From fig-$6-18$ “Fatigue strength fraction $f$ of $S_{ut}$ at ${10}^3$ cycles for $S_e$ and $S^{\text{'}}{}_e$ at ${10}^6$ cycles” the value of $f$ is $0.87$.

Substitute $0.87$ for $f$, $\text{590}\text{MPa}$ and $208.6\text{MPa}$ for $S_e$ in Equation (XXXV).

$\begin{array}{c}a=\frac{{\left(\left(0.87\right)\left(590\text{MPa}\right)\right)}^2}{208.6\text{MPa}}\\ =\frac{263476.89}{208.6}\text{MPa}\\ =1263.07\text{MPa}\\ \approx 1263\text{MPa}\end{array}$

Substitute $0.87$ for $f$, $\text{590}\text{MPa}$ for $S_{ut}$ and $208.6\text{MPa}$ for $S_e$ in Equation (XXXVI).

$\begin{array}{c}b=-\frac{1}{3}\log \left(\frac{\left(0.87\right)\left(590\text{MPa}\right)}{208.6\text{MPa}}\right)\\ =-\frac{1}{3}\left(0.39105\right)\\ =-0.13035\\ \approx -0.1304\end{array}$

Substitute $1263\text{MPa}$ for $a$, $-0.1304$ for $b$, and $231.4\text{MPa}$ for ${\sigma }_a$ in Equation (XIV).

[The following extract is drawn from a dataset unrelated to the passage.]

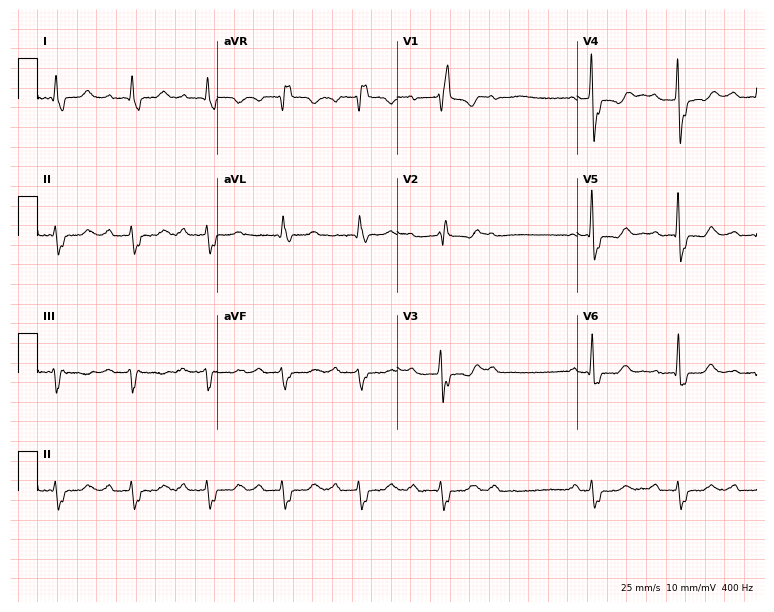
Standard 12-lead ECG recorded from a 71-year-old female patient. The tracing shows first-degree AV block, right bundle branch block.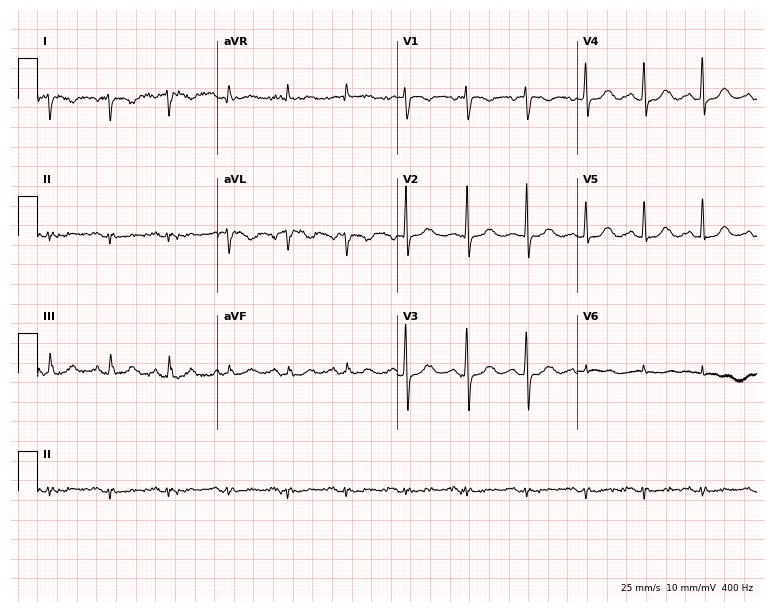
12-lead ECG from an 84-year-old female patient. No first-degree AV block, right bundle branch block, left bundle branch block, sinus bradycardia, atrial fibrillation or sinus tachycardia recorded for this tracing.

$\begin{array}{c}N={\left(\frac{231.4\text{MPa}}{1263\text{Mpa}}\right)}^{1/\left(-0.1304\right)}\\ ={\left(0.1832\right)}^{1/\left(-0.1304\right)}\\ =448897.52\text{cycles}\\ \approx 446000\text{cycles}\end{array}$

Thus, the number of cycle to failure is $446000\text{cycles}$.